Get on your mark, get set, ready...it was a go!
Jenn and John hosted our first on-the-road meal/picnic...delicious chicken sandwiches served al fresco on the lawn of the historic Castillo San Felipe, Rio Dulce
Bungalows Neptune (pictured), Forest/Bosque and Saturno...Finca Isobel...amongst the best fun/food and frolicing at the Peten.

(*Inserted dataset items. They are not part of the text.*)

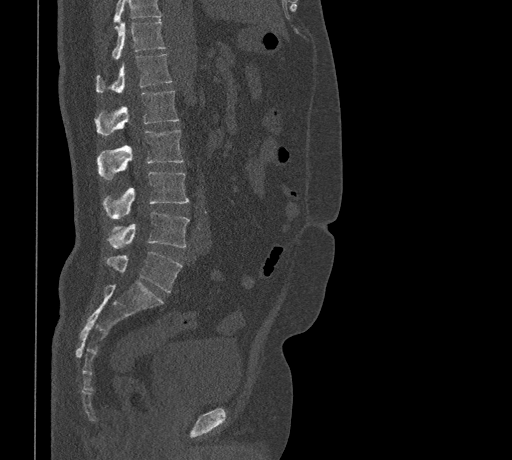

Computed tomography of the spine; sagittal view; bone-window reconstruction; image width 461 mm. Boxes are given in columns x1, y1, x2, y2, the pixel coordinates of their top-left and bottom-right corners.
A vertebra cut off by the top edge of the scan is not labeled and has no box.
| vertebra | x1 | y1 | x2 | y2 |
|---|---|---|---|---|
| T11 | 111 | 20 | 165 | 59 |
| T12 | 95 | 53 | 172 | 92 |
| L1 | 94 | 90 | 179 | 135 |
| L2 | 96 | 130 | 183 | 179 |
| L3 | 103 | 171 | 189 | 219 |
| L4 | 109 | 211 | 189 | 248 |
| L5 | 107 | 252 | 182 | 292 |
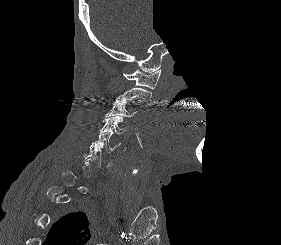
Spine computed tomography — sagittal view — 281x245 px — some of the image was removed or blocked out with constant pixels

Each box given as x1,y1,x2,y2.
A vertebra gets a box only on the slices from the first to the last where its cross-section is at least a third of its largest; on a slice outside that range it gets none.
Vertebra bounding boxes:
- C1: x1=123, y1=68, x2=160, y2=89
- C2: x1=113, y1=88, x2=152, y2=104
- C3: x1=105, y1=101, x2=137, y2=117
- C4: x1=100, y1=116, x2=128, y2=134
- C5: x1=90, y1=132, x2=120, y2=152
- C6: x1=84, y1=146, x2=111, y2=167

A REAL Stallion named Casanova...he gives meaner looks, snorts, jeers and generates more terror than Petey Akinola preaching a Mynnwritten roundup against the LGBT heathens/hooligans and aledged ¨unholy.¨ (reminder to +Uganda and +Nigeria: there are no free rides and you can´t make a champion race horse out of a Old Gray Mare or a Ass).

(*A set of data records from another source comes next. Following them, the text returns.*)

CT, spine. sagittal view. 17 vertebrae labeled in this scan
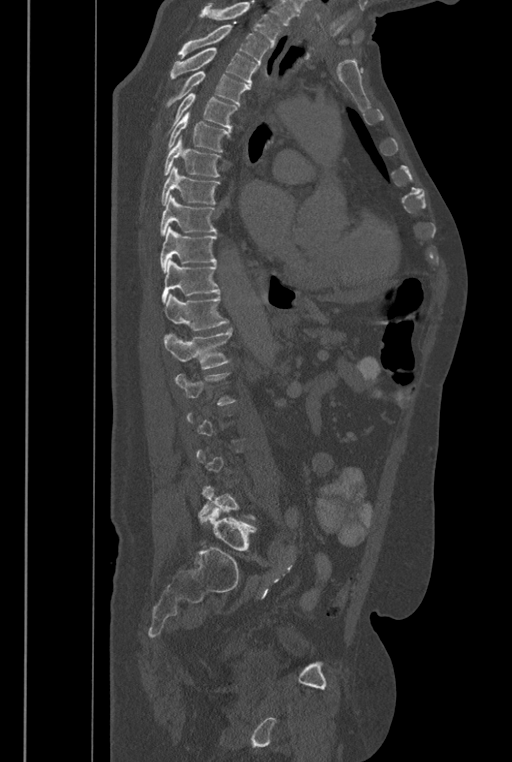
Box values are [left, top, right, bottom] in pixels.
Not every vertebra on this slice has a box: a vertebra is boxed only from the first to the last slice where its cross-section is at least a third of its largest, and this slice is outside that range for at least one of them.
Where the top of the scan cuts through a vertebra, that vertebra gets no label or box.
The labels name a sixth lumbar vertebra for this spine: L6, after L5.
{"vertebrae":{"T2":[178,25,269,63],"T3":[170,48,257,87],"T4":[166,71,249,107],"T5":[165,93,238,135],"T6":[167,112,230,152],"T7":[163,135,220,176],"T8":[161,165,220,205],"T9":[159,195,217,236],"T10":[159,226,217,273],"T11":[162,259,220,304],"T12":[164,293,229,330],"L1":[164,329,232,369],"L6":[200,507,256,551]}}

Juan Carlos and the Cacao Fruit Tree (inside of the fruit are the seeds for chocolate)
Wild Turkeys and Chachalacas can fly high at the Rain Forest...but we knew that already, verdad?
The Swimming Hole, swimmerless but not motionless...they must be kidding if they thought anybody sane/sober was going to jump right in.
Ellen enters the Dining Room at Finca Isobel. Ellen and her identical twin sister Irene repeatedly and enthusiastically entered the dining room during our two day visit to the finca. The food was great!
Downtown Pre-Classical Period...Architecture (includes Art), Astrology, Priesthood (don´t ask/don´t tell and tallest feathers count!)
Central Park, Tikal, Irene and Leonardo, not Pre-Classical in personal age but we´re hanging out on the edges of *it*.
Exposing my ¨dark side¨ late in the afternoon, Tikal, pre-classical.
View of the past, pre-classical.
Amongst the earliest ancient temples of the first people (the first group were of Mongolian heritage) used by priests to determine rainfall (Tikal is a Rain Forest not a jungle).
A Royal rebuilding project, pre-classical. New temples were built upon older existing, standing sacred building sites.
In the beginning, one of the foundations of Mesoamerica...before the era of the ¨Warrior King¨ games.
Monkeys abounding...Mama and Baby seen here (constantly avoiding hungry Jaguars).
A visitor at our Bungalow at El Remante, Peten.
Everyone loves Juan Carlos. Even the 8 Peacocks at Hotel La Mansion del Pajaro Serpiente.
If you got it, flaunt it at El Remante!
Yikes, there goes the neighborhood...a family of Iguanas moved right in!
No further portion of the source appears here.